後に、花風社と出会い、こういうのが、発達系医者のスタンダードと知ることになるのですが、その時は、腹が立ち、その病院に行こうとする親御さんに出会うと、養護教諭や関わっていた先生方と「あそこはやめたほうがいい、あそこに行くくらいなら家で寝てたほうが来週につながる」とネガティブキャンペーンをしていました。

本に出てくる精神科医者も「ちがーう!」と感情的に言って親御さんの言葉を遮ったり、「私もアスペルガーなんです」と宣言したり、心に落ち着きがありません。

こういう人たちは、自分を治せもせず、自分と似た症状の人と会って己の精神の安定をはかり、癒すために精神科医になったのだろうな、迷惑だし有害な人たちだなと思うことでした。

そして、学校内で生徒に問題があったときに、学校が不利な立場にならないように、「生徒の精神面にも配慮できます」というアリバイ作りにそんな人を校医として置いている学校のセンスに読みながら、うんざりしました。

卯月さんは、その後、家の近くのクリニックに病院を変えますが、またしても凡医に巡り合います。

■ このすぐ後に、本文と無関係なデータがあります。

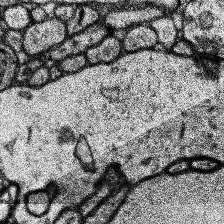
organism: Human
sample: Temporal Lobe
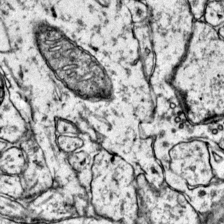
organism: Mouse
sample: Primary visual cortex

「アスペルガーなんていいじゃない。私の周辺では人気があるのよ」という患者をゲームのレアなカードか何かくらいにしか思っていな凡医です。

2006年の私が支援員として学校で仕事を始めた頃、学校に「特別支援教育支援員」が配置された頃、年に何度も地域や県内の発達センターや大学の発達障害について知識のある先生からの研修がありました。

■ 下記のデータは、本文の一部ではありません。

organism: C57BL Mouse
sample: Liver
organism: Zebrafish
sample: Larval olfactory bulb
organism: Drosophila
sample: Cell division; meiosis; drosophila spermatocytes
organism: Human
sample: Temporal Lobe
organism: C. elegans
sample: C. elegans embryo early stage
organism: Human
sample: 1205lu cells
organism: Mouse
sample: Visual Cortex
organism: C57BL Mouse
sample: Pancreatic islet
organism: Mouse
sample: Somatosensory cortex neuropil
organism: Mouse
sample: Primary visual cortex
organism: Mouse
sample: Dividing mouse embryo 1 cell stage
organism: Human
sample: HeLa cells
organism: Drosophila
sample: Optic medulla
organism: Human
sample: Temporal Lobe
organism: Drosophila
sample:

そのときに、「アスペルガー」や「自閉症」と共に「アインシュタイン」や「エジソン」「トムクルーズ」や映画レインマンの紹介がありました。

私はそのとき、アスペルガーにも自閉症にも詳しくありませんでした。だから船漕ぐ人も多い中、真面目にメモを取りながら、聞いていました。

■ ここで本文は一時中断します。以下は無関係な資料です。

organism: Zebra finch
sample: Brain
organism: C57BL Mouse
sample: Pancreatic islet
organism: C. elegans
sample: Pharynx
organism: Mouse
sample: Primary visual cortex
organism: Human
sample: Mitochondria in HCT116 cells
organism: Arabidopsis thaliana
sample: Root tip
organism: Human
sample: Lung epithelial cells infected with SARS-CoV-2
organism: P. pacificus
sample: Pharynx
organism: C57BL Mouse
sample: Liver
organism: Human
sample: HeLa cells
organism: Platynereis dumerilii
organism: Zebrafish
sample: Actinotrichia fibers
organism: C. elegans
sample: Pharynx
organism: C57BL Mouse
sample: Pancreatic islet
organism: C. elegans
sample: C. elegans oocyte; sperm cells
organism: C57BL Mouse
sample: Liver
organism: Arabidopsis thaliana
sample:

でも、日々関わっていた、「訂正をきちんとする」の「きちんと」の本人レベルが高すぎていつまで経っても提出できず困っている子やクラスでのグループ作りに戸惑い、運動が苦手なのに学年でも最上級レベルの運動レベルのグループに飛び込み、練習でうつむいている子にどうしたらいいかのヒントは研修では何一つ得られないことを研修に出るたびに学ぶことになりました。

きっと、卯月さんが出会った、凡医たちと似たり寄ったりのレベルの人たちが、私のように初めて特別支援教育に出会う人に、
先駆者気取りで内容のないことを教えていたんだなぁと今は思います。

そうやって、本に出てくる「小川クリニック」の先生同様、症状の羅列が自閉症を理解したことだと思っているような人が、自閉症や発達障害の理解のために今でも研修だ、講座だとやっている現状。卯月さんの凡医の毒牙にかかりお子さんを亡くされた無念さが浮かばれないと胸が苦しくなりました。

「薬だけ出してくれて、話は3分も聞かれない」「もう少し様子を見ましょうって言われて、一年半経つ」「嫌なら病院変えられたら?と言われた」そんな話を私の周りでも聞くことがあります。

どうしてこうも、威圧的高圧的に相手を萎縮させるだけの医者や無策で先の見通しもない医者ばかり卯月さんは出会ってしまっていますが、これは不運というより、仕方がないことかもしれません。

自分で違和感を持つのだったら、自分の感覚を信じて病院を変える、それが先々自分を守ることにもなる。でも、それをするには自分の人生には自分で責任持つ、ダメならまた動く体でいることが大事かも、そんなことを思うことでした。